As shown in Table 1, the prediction accuracies of one-stage G2DE are 80.39%, 92.03%, 91.60% and 78.66% with different feature sets. The two-stage G2DE further improve the prediction accuracies and achieves the best average accuracy of 86.58%. Though the number of kernels increases from one-stage to two-stage G2DE, it is still much less than the other kernel based classifiers. Table 1 also reveals that the kernel based classifiers generally outperform the logic based classifiers. As a result, the G2DE is capable of delivering satisfactory performance using a smaller number of kernel functions than the other systems.

Table 1.

Prediction accuracies achieved by SVM, RVKDE, G2DE, C4.5 and RIPPER.

Kernel based classifiers Logic based classifiers


Feature set SVM RVKDE G2DE G2DE-2 C4.5 RIPPER
1 80.17% 77.59% 80.39% 80.60% 77.80% 76.72%
2 93.32% 92.46% 92.03% 93.10% 90.95% 90.52%
3 91.60% 91.16% 91.60% 92.46% 91.16% 91.38%
4 78.66% 79.53% 78.66% 80.17% 77.37% 76.72%
Average 85.94% 85.18% 85.67% 86.58% 84.32% 83.84%

#kernels 361 920 6 36 10 9

The best performance among each feature set is highlighted with bold font. The G2DE-2 indicates the two-stage G2DE, which uses the first stage G2DE to cluster samples and than uses the second stage G2DE to classify each clusters. The #kernels indicate number of kernels in average, where the numbers of logic based classifiers indicate the number of rules they deliver.

In addition to compare the alternative classification algorithms, the prediction performance of the proposed method is also compared to two existing pre-miRNA identification packages, miPred [14] and miR-KDE [15]. A number (nf) of features from the four feature sets are selected with Wilcoxon rank sum test [37] are utilized as the feature set of G2DE. In current implementation, nf is set to seven because that the feature set yielding the best performance in Table 1 contains seven features. In this experiment, a prediction is performed by using the HU920 dataset to predict the HU464 dataset with the parameters maximizing the prediction accuracy of ten-fold cross-validation on the HU920 dataset. The five indices for binary classification (Table 2) used in miPred and miR-KDE are adopted. Table 3 shows the experimental results. G2DE achieves comparable performance with those delivered by miPred and miR-KDE. A notable difference between G2DE and miPred and miR-KDE is that G2DE utilizes much less kernels. G2DE-2 yields the best %ACC, %SE, %Fm and %MCC, which are 93.32%, 90.09%, 93.10% and 87.16%, respectively. Although the number of kernels in G2DE-2 is five times larger than that in G2DE, it is more acceptable to perform further analyses than that in miPred and miR-KDE.

Table 2.

Evaluation measures employed in this study.
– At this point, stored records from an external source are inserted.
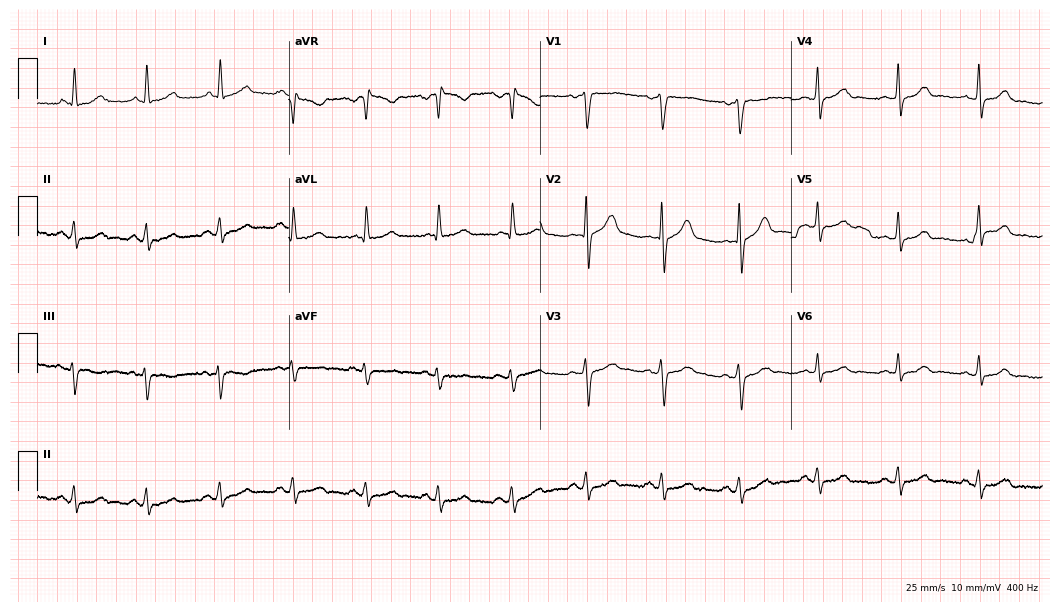
12-lead ECG from a 60-year-old male. Labelled as a normal ECG.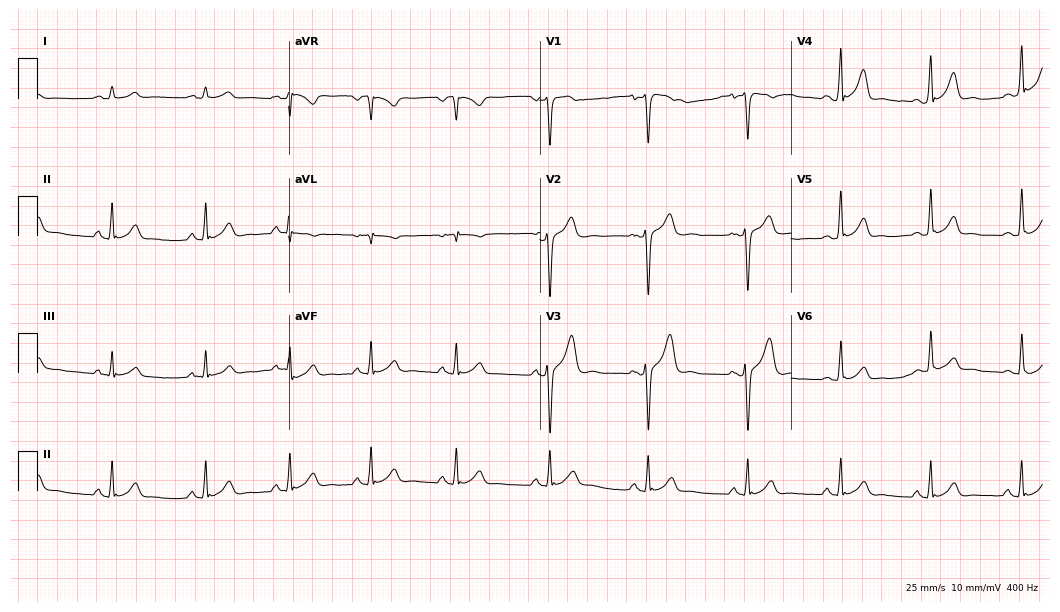
Resting 12-lead electrocardiogram (10.2-second recording at 400 Hz). Patient: a male, 26 years old. Read as a normal ECG.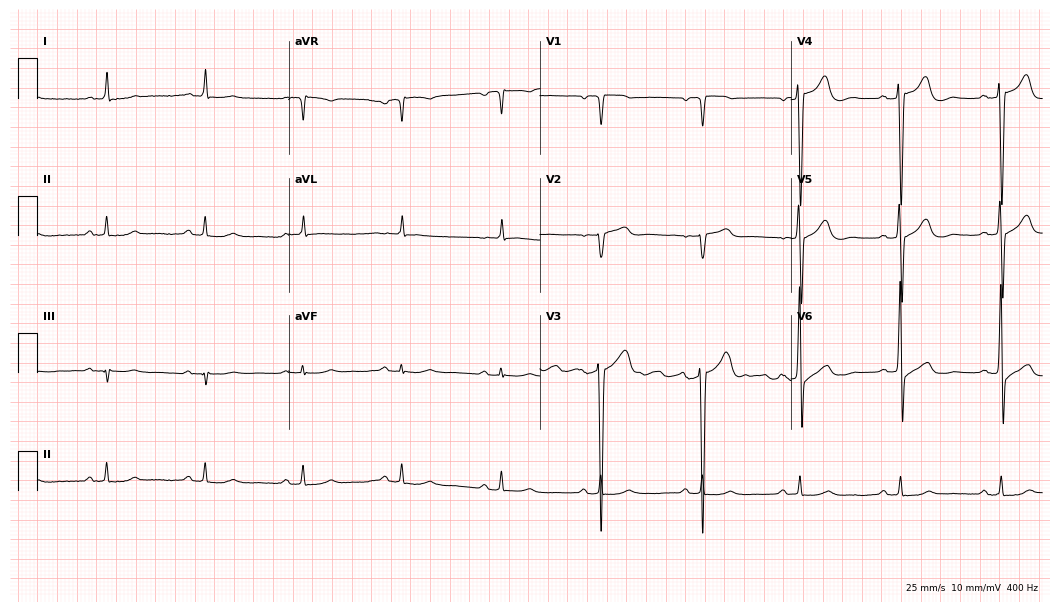
ECG (10.2-second recording at 400 Hz) — a male, 76 years old. Labelled as a normal ECG.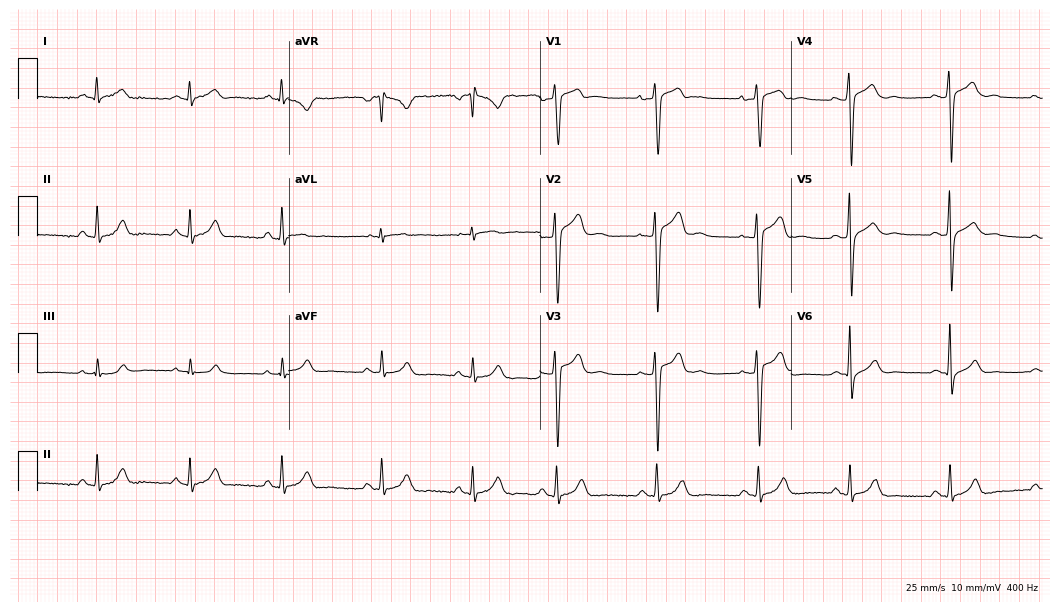
12-lead ECG from a man, 19 years old. Labelled as a normal ECG.

Measure Abbreviation Equation
Sensitivity (recall) %SE TP/(TP+FN)
Specificity %SP TN/(TN+FP)
Accuracy %ACC (TP+TN)/(TP+TN+FP+FN)
F-measure %Fm 2TP/(2TP+FP+FN)
Matthews' correlation coefficient %MCC (TP × TN-FP × FN)/sqrt((TP+FP) × (TN+FN) × (TP+FN) × (TN+FP))

The definition of the abbreviations used: TP is the number of real pre-miRNAs detected; FN is the number of real pre-miRNAs missed; TN is the number of pseudo hairpins correctly classified; and FN is the number of pseudo hairpins incorrectly classified as pre-miRNA.

Table 3.

Comparison of G2DE and two existing pre-miRNA identification packages.

Method #kernels %SE %SP %ACC %Fm %MCC
miPred 280 88.80% 96.55% 92.67% 92.38% 85.60%
miR-KDE 920 89.22% 96.12% 92.67% 92.41% 85.55%
G2DE 6 87.07% 97.84% 92.46% 92.03% 85.41%
G2DE-2 36 90.09% 96.55% 93.32% 93.10% 87.16%

The best performance among each evaluation index is highlighted with bold font. The G2DE-2 indicates the two-stage G2DE, which uses the first stage G2DE to cluster samples and than uses the second stage G2DE to classify each clusters.

Interpretability of G2DE

Though the two-stage G2DE achieves the best performance in Table 1, the small differences to other classifiers suggests that pre-miRNA prediction algorithms have reached the maximum with current feature sets. Hence, how to interpret the learnt model of machine learning techniques for users is crucial in pre-miRNA prediction. In this subsection, the second feature set is used as an example to explain how to interpret the models generated by the G2DE based predictor. Figure 1 shows the parameters associated with the three Gaussian components used to summarize the pre-miRNAs in the HU920 dataset. To analyze these parameters, we compare them to the Pearson product-moment correlation coefficients (PMCC) [38] of the pre-miRNAs in the HU920 dataset (Figure 2). Parameters in the models generated by G2DE that differ more from the corresponding elements obtained by PMCC are more of our interest. For instance, in Figure 2, the correlation between the first feature (mfe2) and the fifth feature (dQ) of this feature set is 0.36. See the 'Feature set' subsection for detailed explanations of these features. On the other hand, the correlations between the two features in the three Gaussian components (shown in Figure 1) are 0.12, 0.08 and 0.02, all of which are relatively lower than 0.36. As PMCC summarizes the distribution of all pre-miRNAs, this analysis suggests that the HU920 dataset is composed of multiple clusters of samples, where the relation between mfe2 and dQ varies in different clusters and causes the inconsistency of correlations.

Figure 1.

Figure 1

Parameters of the three generalized Gaussian components generated by G2DE. This figure shows the three generalized Gaussian components of G2DE with the pre-miRNAs in the HU920 dataset and the second feature set. The correlation of interest is indicated with an arrow.

Figure 2.

Figure 2

Parameters obtained by basic statistics. These parameters are obtained by calculating the mean, standard deviation and Pearson product-moment correlation coefficients with the pre-miRNAs of the HU920 dataset and the second feature set. The correlation of interest is indicated with an arrow.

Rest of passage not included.